COLUMN: The ‘freedom’ of four wheels

When you’re 16 or 17, how do you spell freedom? C-A-R. When you are a parent of same, how do you spell inconvenience and worry?

COLUMN: The ‘freedom’ of four wheels

When you’re 16 or 17, how do you spell freedom?

C-A-R.

When you are a parent of same, how do you spell inconvenience and worry?

See above.

I was prompted to think about this the other day when picking up my daughter and her friend from volleyball practice.

Her friend’s mom also hitched a ride, since she was without a vehicle. Seems her son is now a driver.

And as with many things in life, what is an advantage for one is a disadvantage for another. In this case, he gets wheels … and his mom goes without.

She said it was actually a plus, occasionally, since he could do the taxi thing for his sister, and other errands.

This time next year, my daughter will be tantalizingly close to that magic age of 16, and soon after, little doubt, a driving test.

Teens have it a lot tougher nowadays, what with all the restrictions on licensing. The ‘freedom’ is initially rather limited.

Compared to today’s rules, my entry into the world of wheels almost 40 years ago was a slamdunk.

Pass the tests, and that was it, you were a driver. No L’s or N’s, or supervision.

Just bring home the paperwork, and beg for the keys to the family car.
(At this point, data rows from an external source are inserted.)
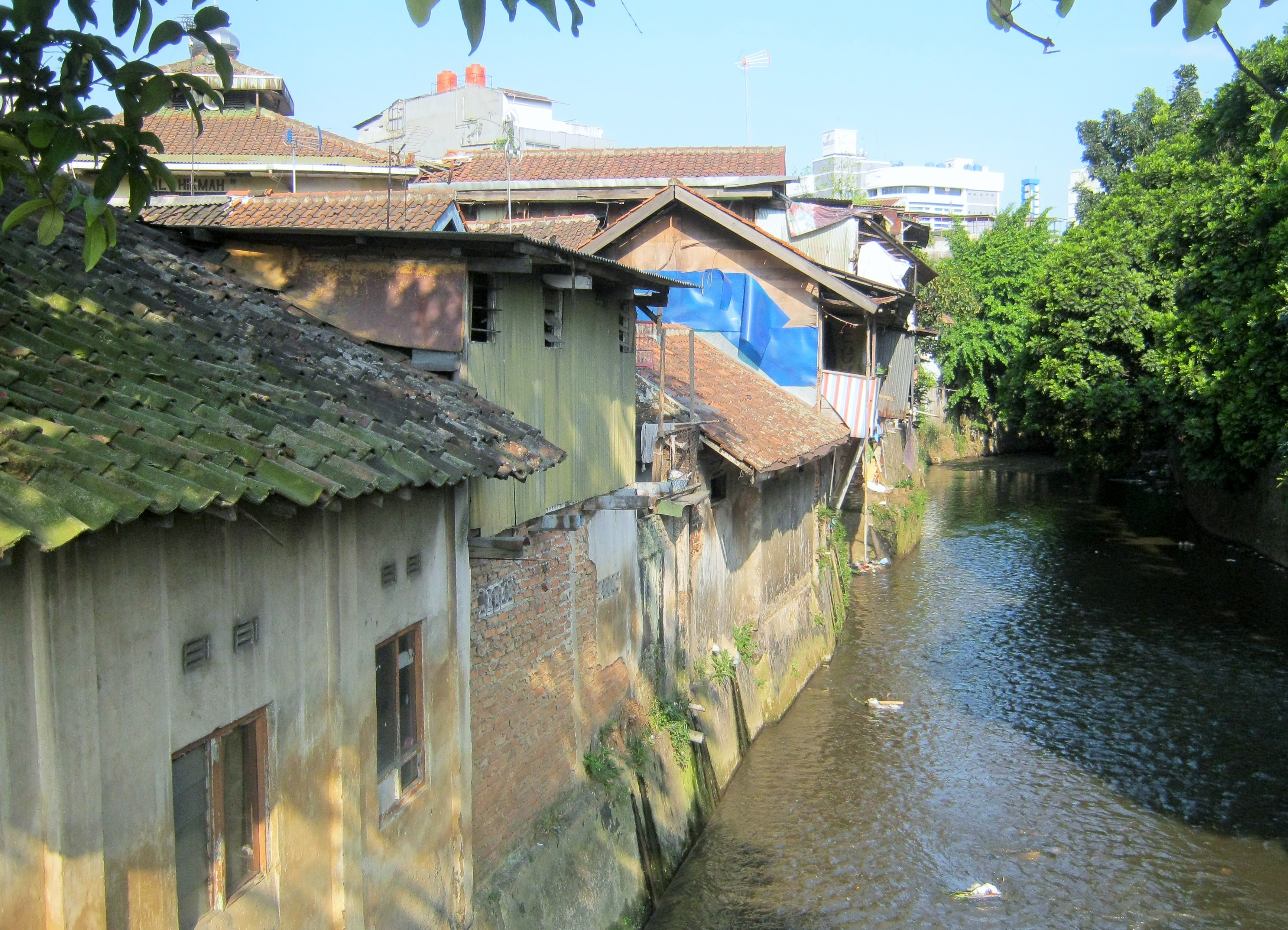 Pemukiman Sungai Cikapundung, Jl. Braga, Bandung
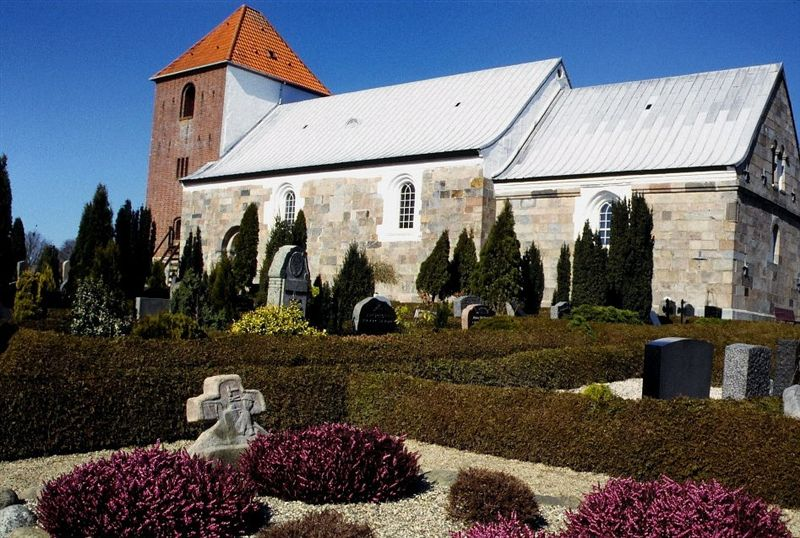 Vinderslev Kirke, Silkeborg Kommune, set fra sydøst
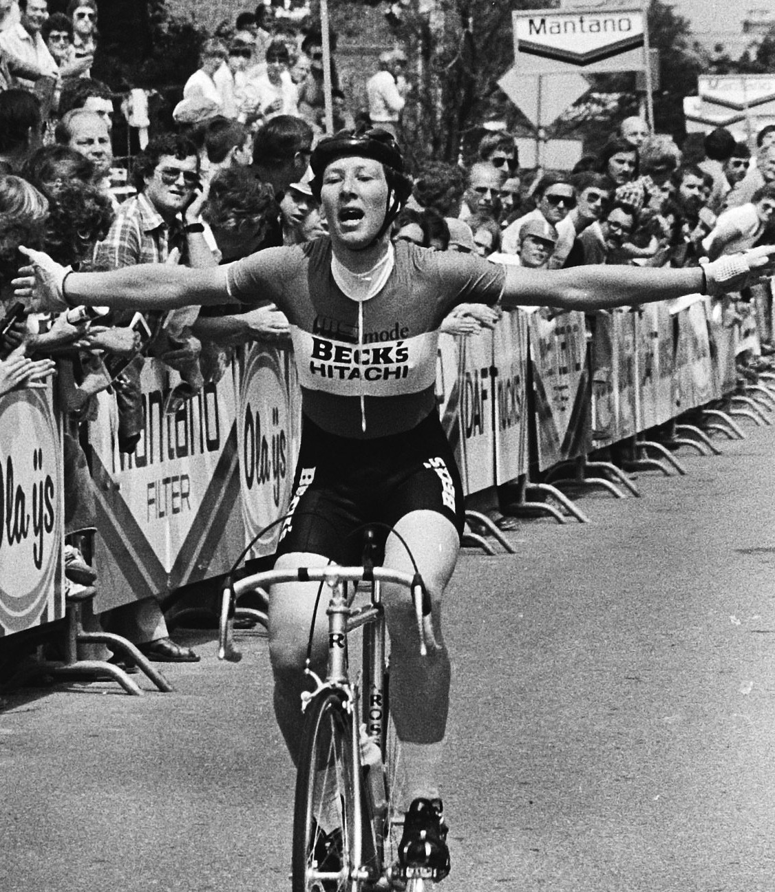 Nederlandse Kampioenschappen Wielrennen Dames 1979 in Geulle (Limburg); Tineke Fopma 23 juni 1979

And woe betide your sorry keister if you did something as stupid as the young drivers in the story elsewhere on these pages, who got their cars impounded after getting caught excessively speeding, or smoking the tires.

Eventually, constantly borrowing the family car convinced my dad that I ought to have one of my own.

It was a Datsun 710.

White, with a gawdawful red stripe along both sides – no other vehicle like it in all of Abbotsford (maybe all of Canada).
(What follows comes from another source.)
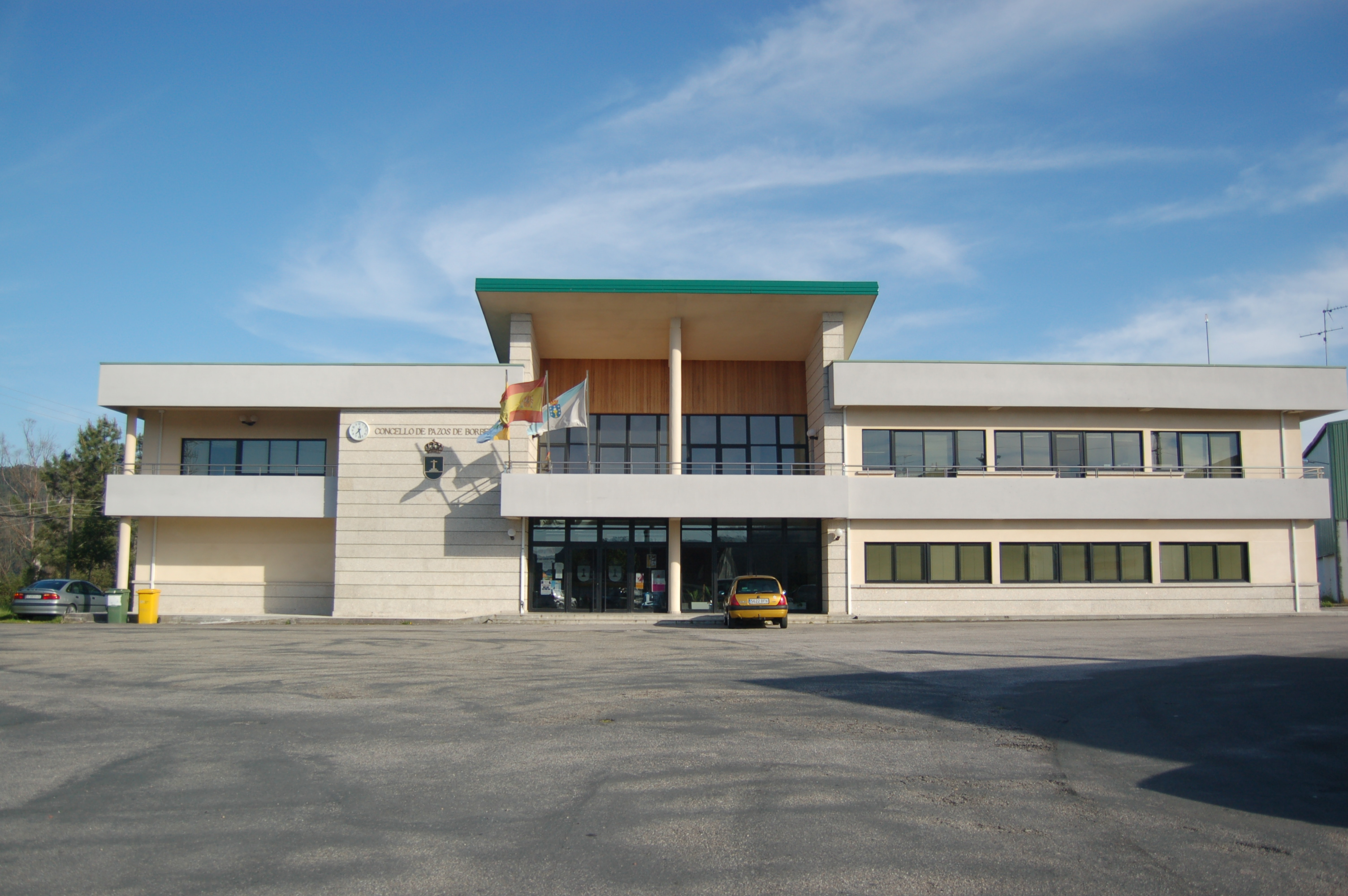 Casa consistorial de Pazos de Borbén
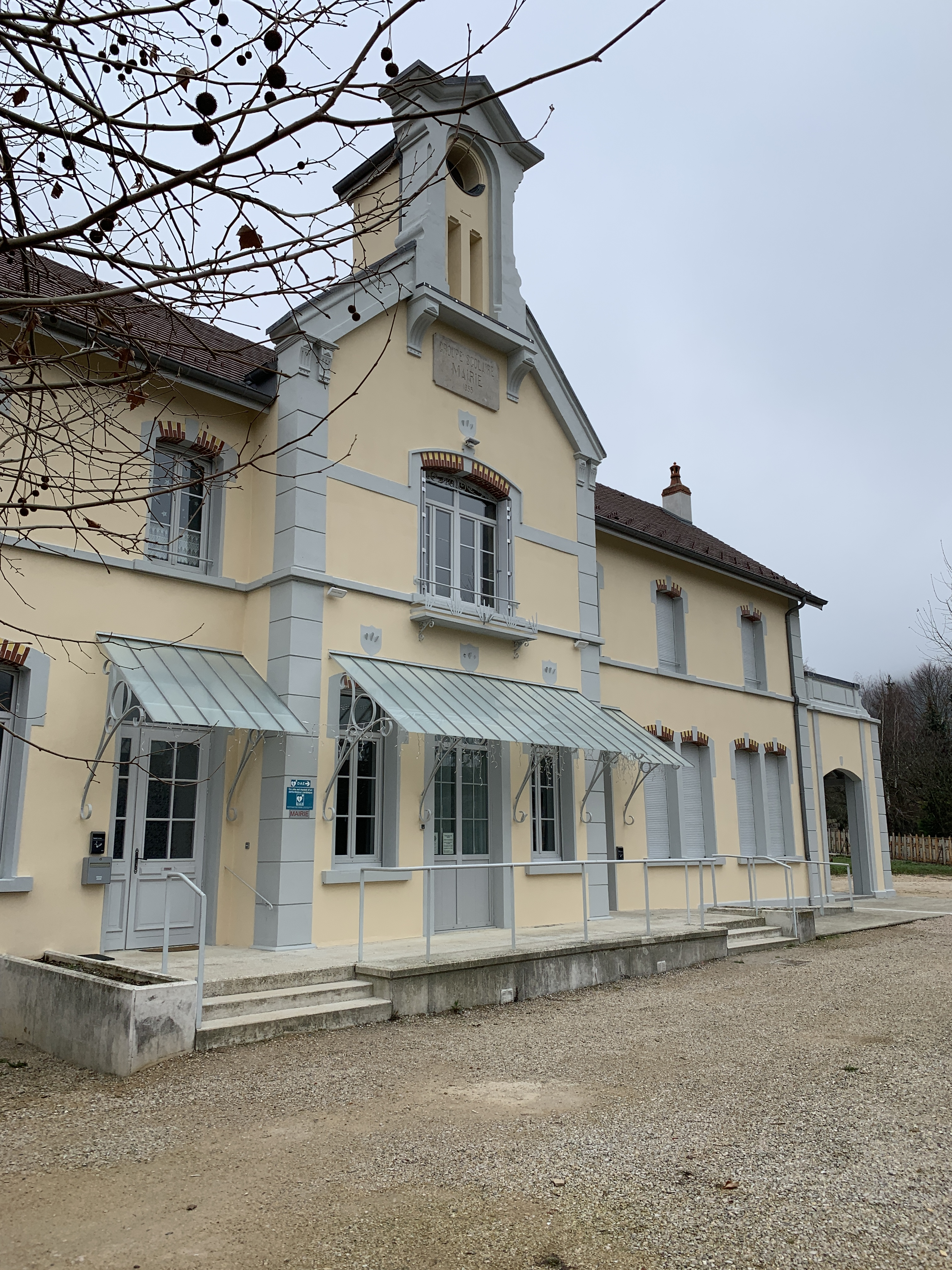 Mairie rénovée

I now suspect he chose that car because if I did something idiotic with it, everyone would instantly know who the idiot was.
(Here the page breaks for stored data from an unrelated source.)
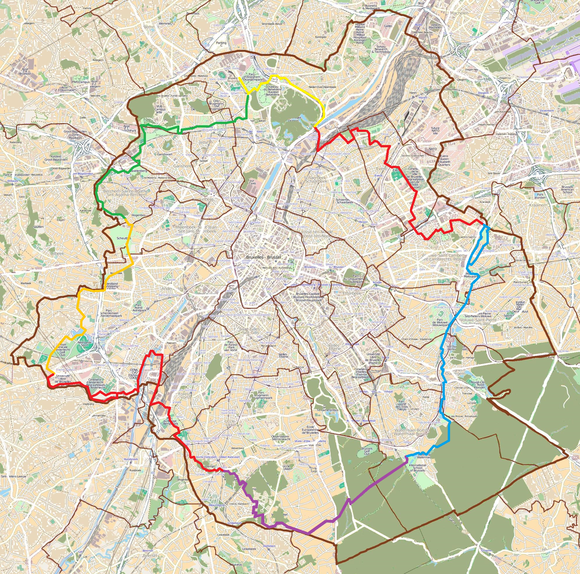 Tracé de la « promenade verte » autour de la Région de Bruxelles-Capitale
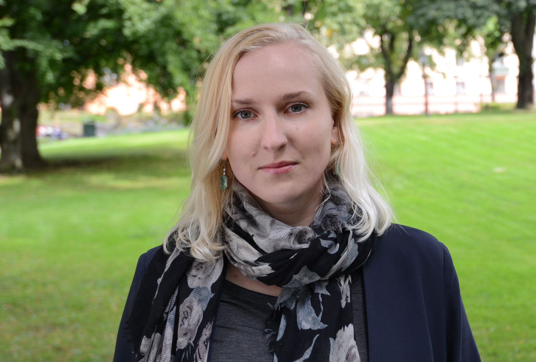 Ina Bäckström 2015
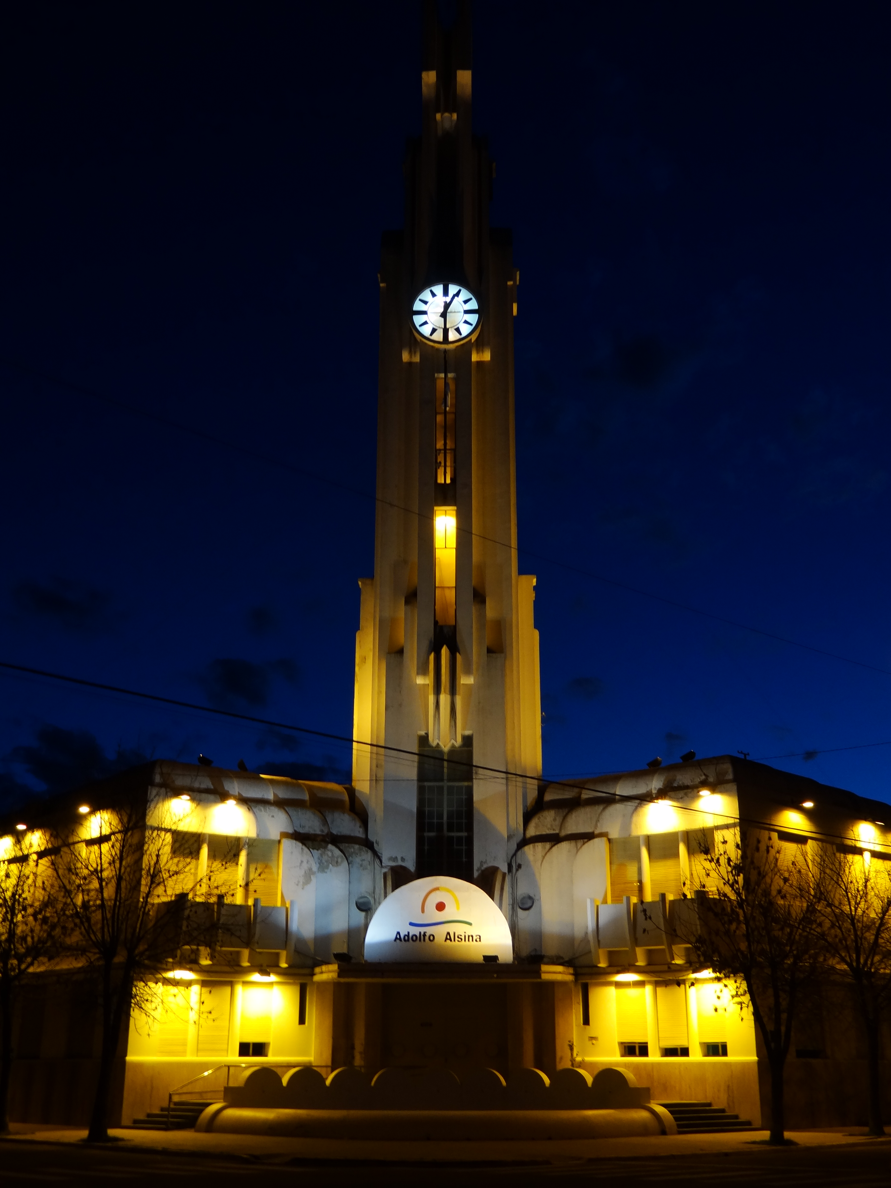 Edificio de la intendencia de Carhue y Alsina, de noche.

So me and idiocy were pretty much strangers, at least with driving, anyway…

That and the fact that it’s pretty hard to go street racing with an anemic four-cylinder that would be hard-pressed to do 100 kilometres per hour downhill with a stiff tail wind.

Apart from the financial realities, I figure dad chose that car for those reasons, too.

But hey, it was a set of reliable wheels. A cheap tape deck and a couple of homemade speakers made recognizable noise, and life was very good.

I could finally spell freedom, and so could my friends.

A one-passenger-only rule would have been a major bummer, since few of my buddies had a car.

I was the guy with the ride, Clyde.

Concerts, movies, visiting, cruising, and parking. Oh yeah, the parking…. (And I don’t mean next to a meter).

After graduation, the little Datsun was the packed-to-the-gunnels “crew truck” for four of us on a government grant clearing hiking trails in the Chilliwack Valley, where we lived in a youth hostel.

It was one of the best summers of my teen years, impossible without the car, and an unrestricted driver’s licence.

So, I do appreciate the frustration of new – mostly teen – drivers, who face all sorts of licensing hurdles I didn’t experience.

But then the dad side of me kicks in, and I think of my girl, who will soon be of driving age, as well as riding around in friends’ cars.

If those tougher rules keep her safer, and improve the driving behaviour of other teens behind the steering wheels of often ridiculously over-powered cars, then that’s a fine thing.

And in due course, maybe I’ll start looking for a 1975 Datsun in decent shape – a white one, with a big red stripe on the sides.